**WHAT IS REQUIRED:**
All that is needed is an exact repetition of the lines from the one containing "Pixel coordinates, top-left origin, xyxy." through the final line of the material, without pictures.

THE DATA: Begin

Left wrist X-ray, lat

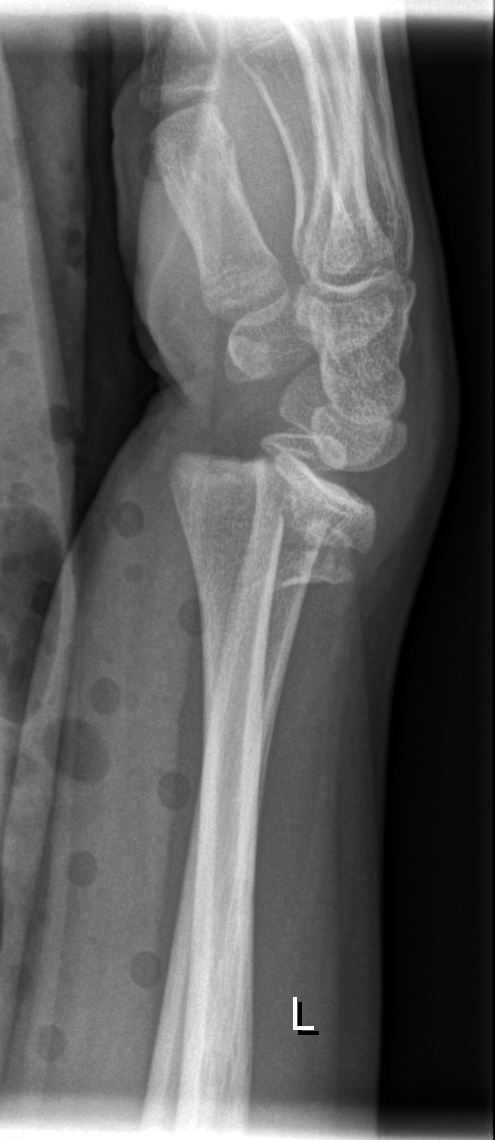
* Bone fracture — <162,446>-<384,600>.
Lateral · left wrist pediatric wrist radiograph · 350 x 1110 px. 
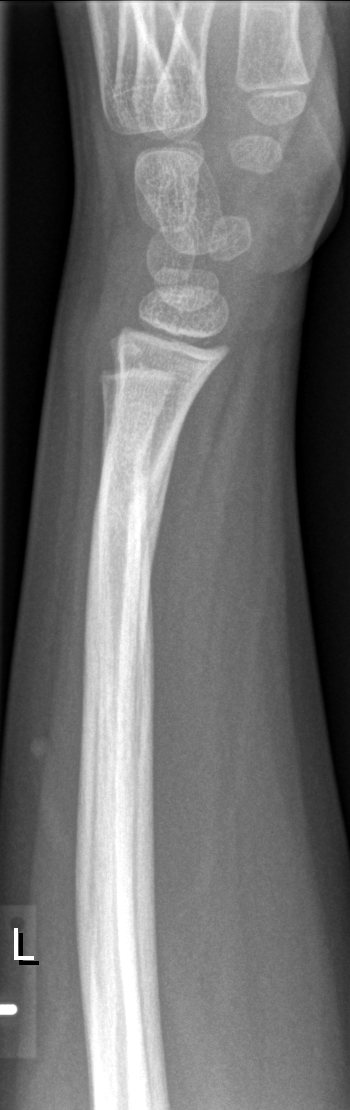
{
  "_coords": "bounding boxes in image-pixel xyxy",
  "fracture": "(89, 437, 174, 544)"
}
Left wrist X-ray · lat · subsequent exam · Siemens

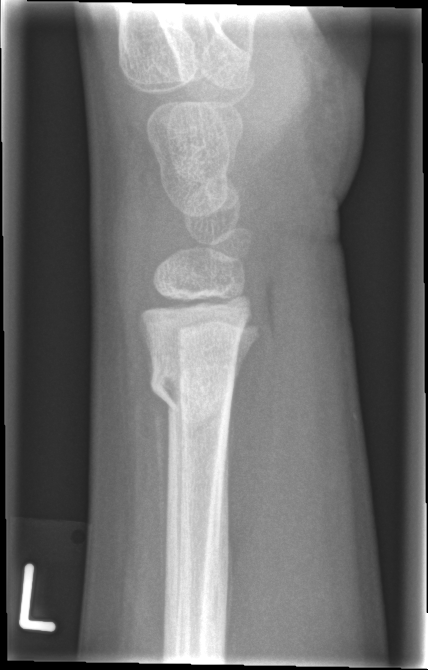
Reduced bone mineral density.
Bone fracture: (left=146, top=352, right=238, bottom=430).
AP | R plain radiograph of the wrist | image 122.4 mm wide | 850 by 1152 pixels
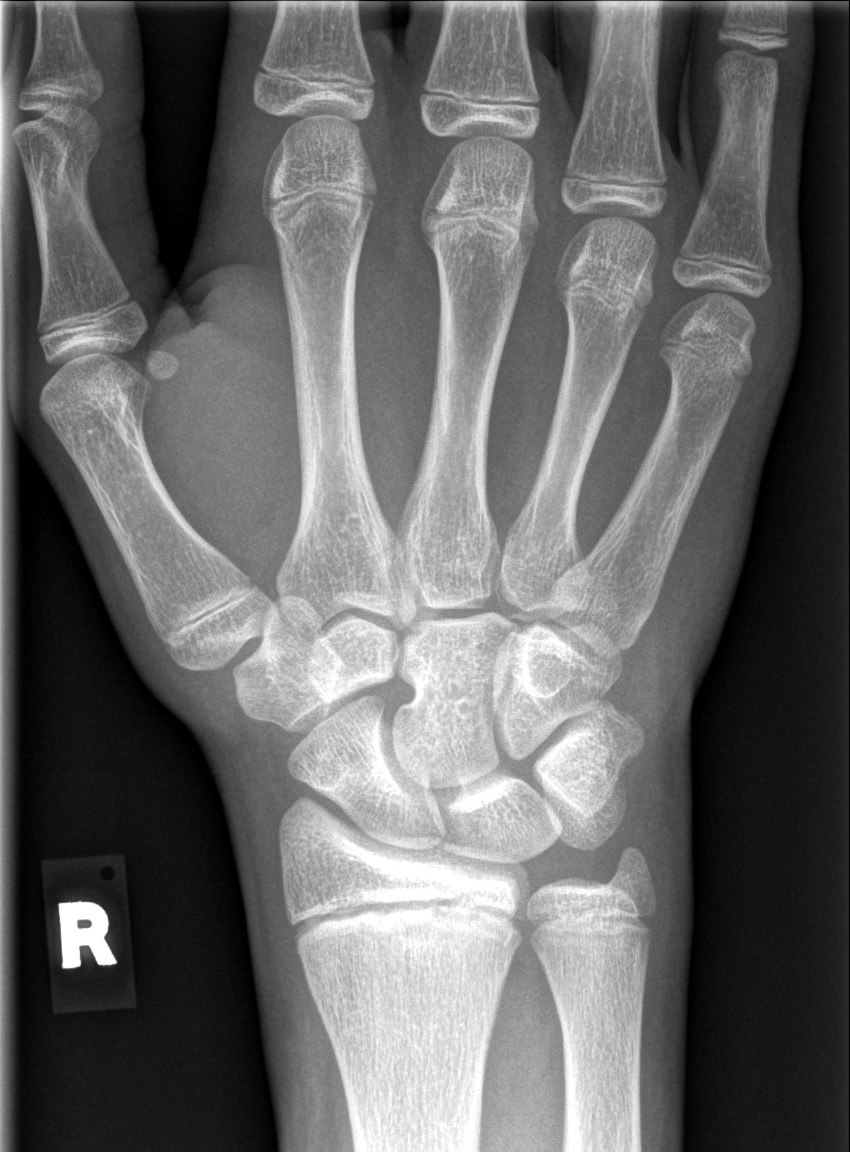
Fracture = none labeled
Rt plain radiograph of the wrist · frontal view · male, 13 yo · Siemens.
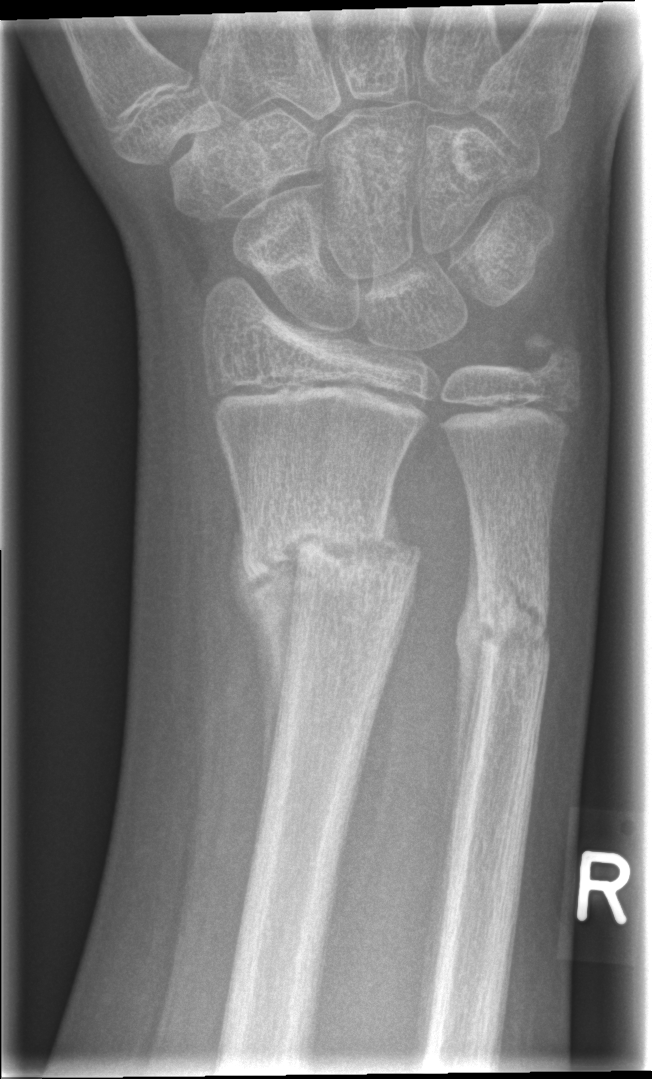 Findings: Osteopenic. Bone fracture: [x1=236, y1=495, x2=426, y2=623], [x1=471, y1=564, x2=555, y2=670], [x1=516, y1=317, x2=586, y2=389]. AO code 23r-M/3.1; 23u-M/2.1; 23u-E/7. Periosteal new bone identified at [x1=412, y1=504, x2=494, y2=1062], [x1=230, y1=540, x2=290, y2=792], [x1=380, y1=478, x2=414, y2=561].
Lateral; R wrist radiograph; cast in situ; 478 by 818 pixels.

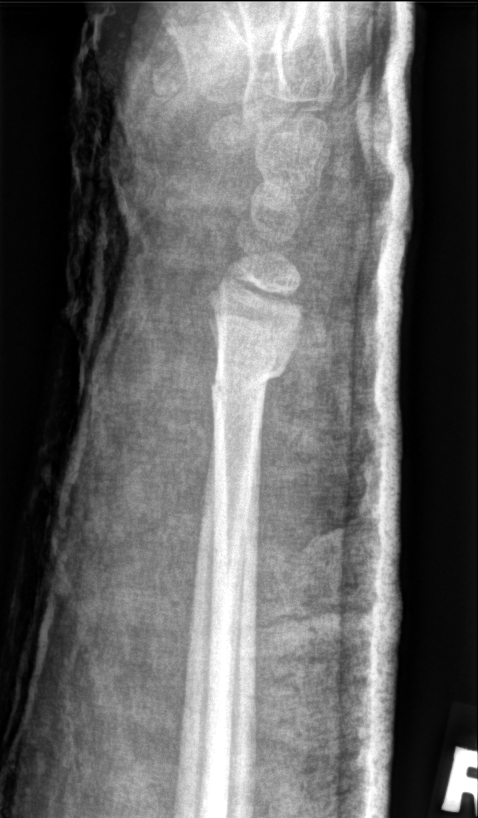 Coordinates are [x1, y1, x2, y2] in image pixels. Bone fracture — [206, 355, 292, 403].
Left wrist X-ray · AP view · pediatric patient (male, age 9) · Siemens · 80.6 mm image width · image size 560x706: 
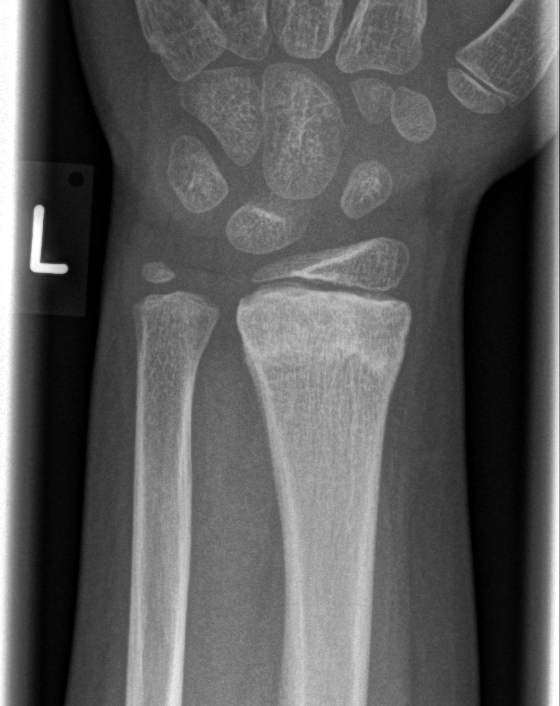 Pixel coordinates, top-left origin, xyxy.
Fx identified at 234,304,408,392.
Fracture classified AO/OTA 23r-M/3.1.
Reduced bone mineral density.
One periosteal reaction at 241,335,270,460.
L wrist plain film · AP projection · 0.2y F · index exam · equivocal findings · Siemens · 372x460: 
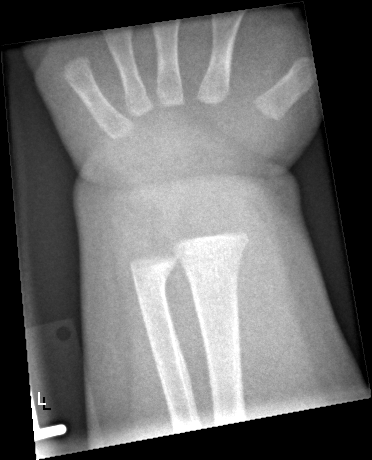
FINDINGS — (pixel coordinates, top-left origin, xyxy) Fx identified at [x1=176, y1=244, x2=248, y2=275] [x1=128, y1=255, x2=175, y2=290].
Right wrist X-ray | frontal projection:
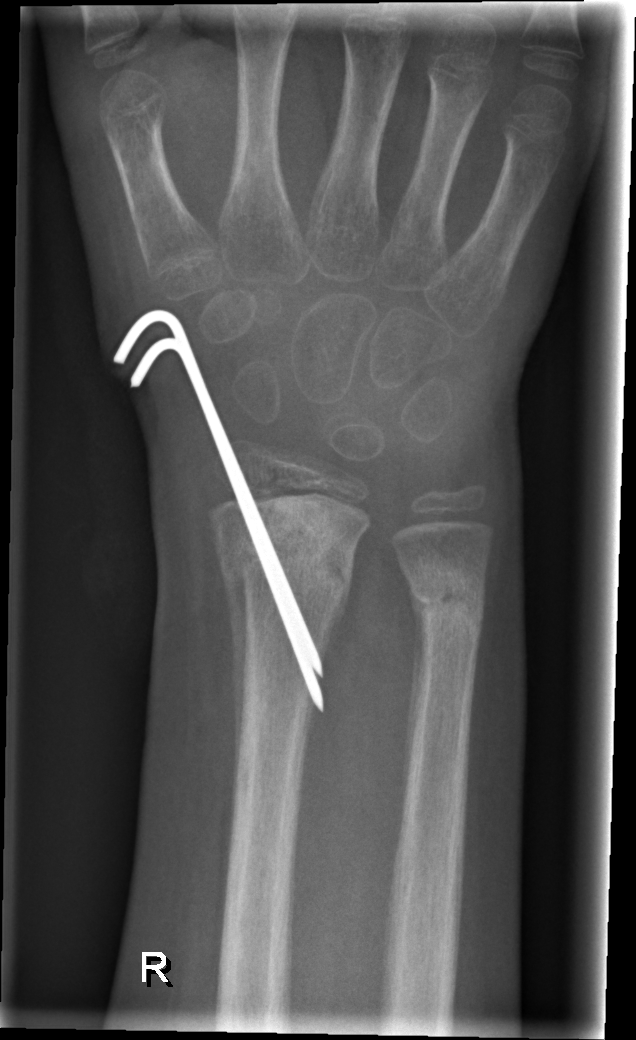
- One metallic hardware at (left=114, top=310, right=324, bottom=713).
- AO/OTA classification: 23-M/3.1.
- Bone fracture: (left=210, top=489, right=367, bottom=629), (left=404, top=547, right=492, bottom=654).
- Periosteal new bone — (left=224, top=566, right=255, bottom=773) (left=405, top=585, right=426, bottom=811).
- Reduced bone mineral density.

THE DATA: End

**TASK SOLUTION:**
 Pixel coordinates, top-left origin, xyxy.
Fx identified at 234,304,408,392.
Fracture classified AO/OTA 23r-M/3.1.
Reduced bone mineral density.
One periosteal reaction at 241,335,270,460.
L wrist plain film · AP projection · 0.2y F · index exam · equivocal findings · Siemens · 372x460: 
FINDINGS — (pixel coordinates, top-left origin, xyxy) Fx identified at [x1=176, y1=244, x2=248, y2=275] [x1=128, y1=255, x2=175, y2=290].
Right wrist X-ray | frontal projection:
- One metallic hardware at (left=114, top=310, right=324, bottom=713).
- AO/OTA classification: 23-M/3.1.
- Bone fracture: (left=210, top=489, right=367, bottom=629), (left=404, top=547, right=492, bottom=654).
- Periosteal new bone — (left=224, top=566, right=255, bottom=773) (left=405, top=585, right=426, bottom=811).
- Reduced bone mineral density.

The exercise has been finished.